Friday, August 6, 2010

Hip Hop, Teens, and Changed Lives

I could only assume that last night was going to be a good one. Why? Only a few hours earlier I had been informed that a group of kids on a missions trip would be coming out with us...and I was tired, unmotivated, and lacking energy to "host". That typically means that God's going to do something great to display his glory in my weakness.

Arriving at the 7-11 parking lot (our new meeting spot because Del Taco has shut down), I saw a massive group standing around Antquan. "Oh my gosh...are you kidding me?" is what I believe I muttered under my breath. Having groups come out with us can actually be very refreshing and bring new energy to what we do...but over 30 teens and a few adults looking very out of place made me very uneasy. Relationships and trust take a long time to build on the street, and naiive one-time visitors can affect our witness and trust with one wrong word or evangelistic approach. And of course we never want to make people feel like they're being put on display to be rescued by the privileged white kids.

However, that naiivete can also be of great benefit...they will approach people in bold new ways, without prejudice or expectation and often form great bonds. This group had been trained earlier in the week, and practicing sharing their faith in two different contexts each day. They were excited and expecting God to do big things. 

When our Refuge service started, about 10 people had come to join us. The group was also helping to run the service this night...with music, a short drama and hip hop dancing. Again, I was apprehensive about the small amp set up for music, and the very large circle taking over the parking lot. So were the security guards who rolled up often, looking suspicious but not saying anything. 

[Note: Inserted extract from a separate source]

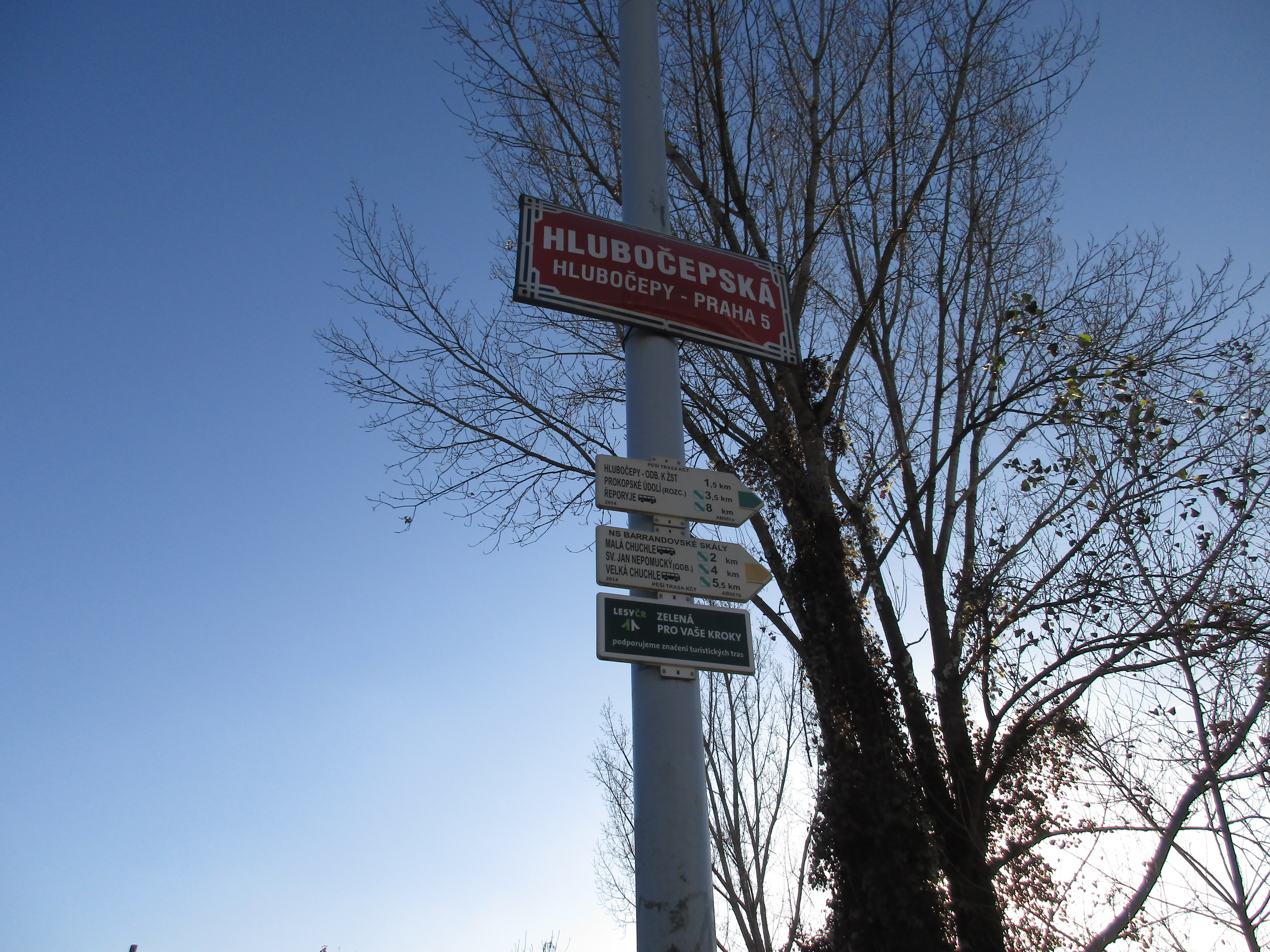 Rozcestník v Hlubočepské ulici.

But as usual, my concerns were no match for God's plans, and the hip hop circle went over well and drew in a few more people...causing me to think about a similar idea we'd had a while back and never put into action. Seeing it happen helped me see it might be time to start thinking about implementing that. An interpretive drama followed - a well-portrayed demonstration of Jesus taking our "chains" and setting us free. After some music and a bit more hanging out and pizza-eating, we all sat down on the curb while Antquan shared a short message, expanding on the drama.

Though he didn't specifically determine groups and ask people to split into them, the teenagers were on it. They formed their own groups quickly and began discussions about all that had just been seen and experienced. 

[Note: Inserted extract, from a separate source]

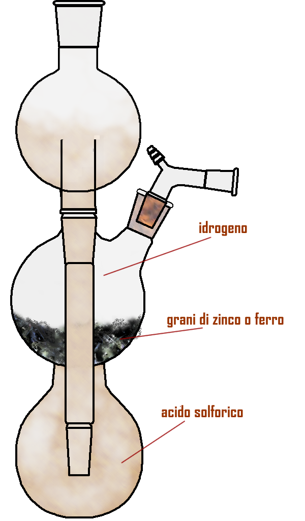 autore: Luigi Capozzi (Campidiomedei) anno: 2006

I'm not sure of what took place in each conversation, but I did see many long conversations, prayers, and excitement at the conclusion. As we find out these stories, we can continue on with these planted seeds and relationships even though the teens will be headed back to Dallas soon.

Please also pray for the Broken Hearts teams, as we are few in number right now and need more volunteers and leaders to carry on these relationships and bring our own new excitement to the mission.